6 rice balls
Jumeok Bap is something that I love as an afternoon snack or meal. The filling can be made with so many different options. Jumeok Bap has lasted through time as reliable and delicious. This version includes a super tasty, seasoned mushroom filling.
- Rinse your rice in a mesh strainer until the water runs clear. Use a rice cooker or stovetop. On the stove top, place your rice into a sauce pot with the water. Cover the pot and set to medium heat. Once the pot starts to simmer, turn your pot down and let the rice fully cook, about 10-15 minutes.

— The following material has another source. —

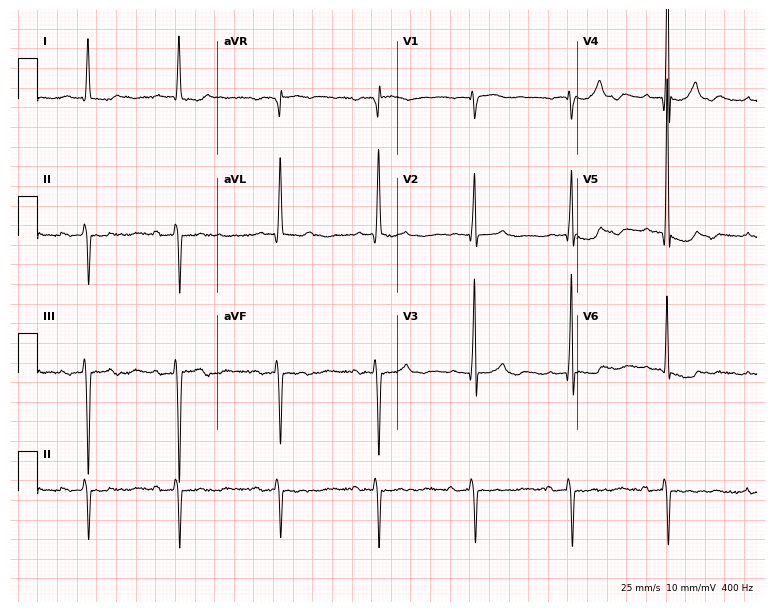
Standard 12-lead ECG recorded from an 81-year-old man (7.3-second recording at 400 Hz). None of these six findings is recorded: first-degree AV block, right bundle branch block, left bundle branch block, sinus bradycardia, atrial fibrillation, sinus tachycardia. Findings outside these six are not listed.

- Meanwhile, mince your mushrooms & garlic until you have small pieces and place into a bowl. With a grater, grate your ginger piece over the bowl. Pour the soy over the mushroom mixture with black pepper and combine. Let this sit for 10 minutes. Return to your rice and drain all the water and set into a bowl, gently fluff with a fork and let cool slightly. Drain your mushrooms of any liquid it may have released. In a saute pan, pour your cooking oil in and heat on medium heat. Add in your mushrooms and cook for 10-15 minutes or until the water has cooked out. Scrape your cooked mushroom into a bowl and set to the side for later.
- Now, combine your rice with one quarter teaspoon toasted sesame oil, 1 ½ teaspoon sesame seeds, a sprinkle of salt, and crumble one seaweed sheet into the rice. You may want to put on food latex gloves to make the next step a little easier. Take a ¼ cup of the seasoned rice, roll it into a ball and gently press into a flat disc.
- Next, place a heaping tablespoon of mushroom mixture into the center of the rice disc. Gently fold the “sides” of your rice into a ball and cup your hands together to make a rice ball. Repeat this step with the rest of your rice and enjoy!